The sun is setting later and later each day, and grazing season is just beyond the horizon. With that said, producers will need to make many decisions before livestock can be put out on pasture, including how to handle the spring flush.
The spring flush is a term used to define the dramatic plant growth seen in cool-season grasses in April and early May. In a webinar by the University of Missouri Extension, Ryan Lock informed producers about managing this surplus of forage to maximize its quality and reduce waste.
“We are trying to balance the forage growth and availability with what the livestock needs are now, plus trying to keep in mind what our future needs might be as far as hay production; this is difficult with unknown growing conditions,” the forage and livestock systems specialist asserted.
Forage growth will commence when soil temperatures rise, pulling perennial pastures out of their dormant state. This will occur when daytime highs reach 50°F to 60°F and nighttime temperatures are at least 40°F for several nights in a row.
In addition to warmer weather, nitrogen fertilizer can also kickstart plant growth and encourage an earlier start to the grazing season. Even so, Lock suggested that applying nitrogen at low rates or to targeted acres may be more cost-effective than administering a blanket application to all acres, especially in early spring.
Lock recommended waiting to turn livestock out to graze until grass is 4- to 6-inches tall, and then rotating them to a new paddock when forage is 2 to 3 inches in height. Continuous grazing can be detrimental to pasture productivity, and allowing animals to overgraze can interfere with regrowth. Plant height must be monitored regularly and can be done by developing a grazing wedge at www.grazingwedge.missouri.edu.
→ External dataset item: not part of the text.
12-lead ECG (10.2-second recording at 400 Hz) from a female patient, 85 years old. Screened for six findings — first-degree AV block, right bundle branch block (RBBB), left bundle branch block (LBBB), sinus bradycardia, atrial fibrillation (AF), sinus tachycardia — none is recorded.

When the spring flush is in full force, Lock advised producers to harvest forage that will not be grazed before it reaches its reproductive stage. To illustrate the benefits of this, researchers at the University of Missouri conducted a study that evaluated how forage quality and animal performance was affected by different management strategies in three grazing systems.
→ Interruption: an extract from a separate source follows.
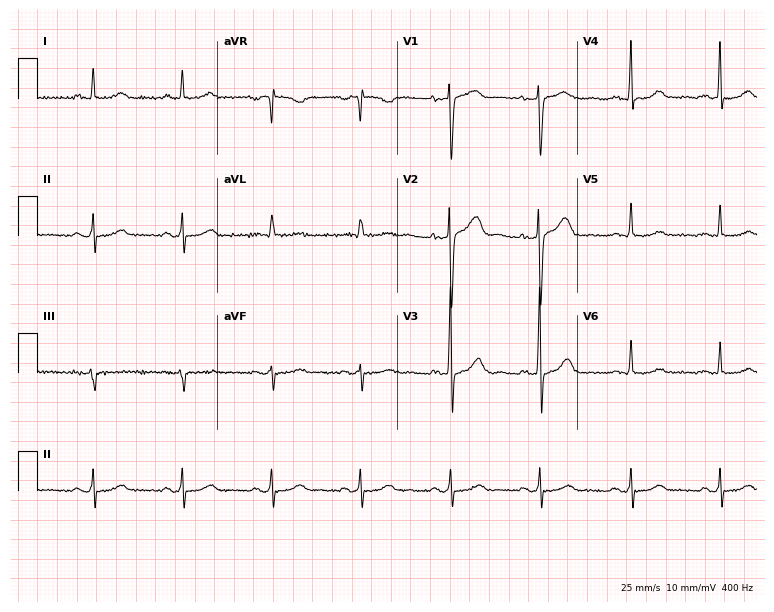
Standard 12-lead ECG recorded from a 69-year-old male patient. Read as a normal ECG.
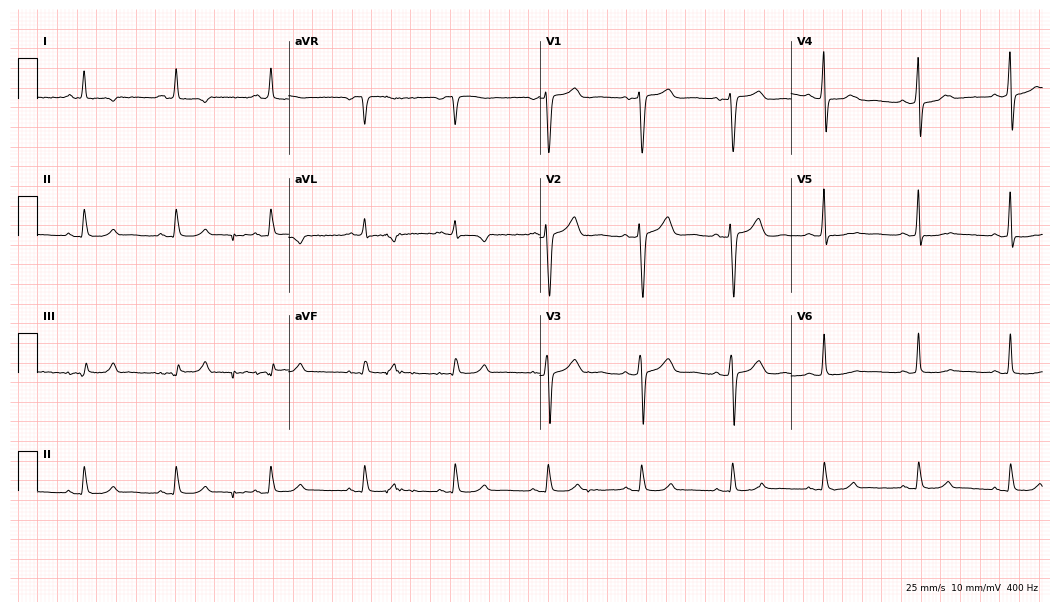
Electrocardiogram, a female patient, 60 years old. Of the six screened findings (first-degree AV block, right bundle branch block, left bundle branch block, sinus bradycardia, atrial fibrillation, sinus tachycardia), none is recorded. Only these six findings were labelled.

Cattle in the first field were a control group, grazing unmanaged forage that eventually became overmature. Cattle in the second field grazed under similar conditions, but they received 2 to 5 pounds of dry distillers grain per day to supplement their diet when feed quality declined. Cattle in the third field grazed as well, but excess grass in their pasture was harvested to make silage. Data from the study shows forage in the latter treatment provided the highest nutrient levels.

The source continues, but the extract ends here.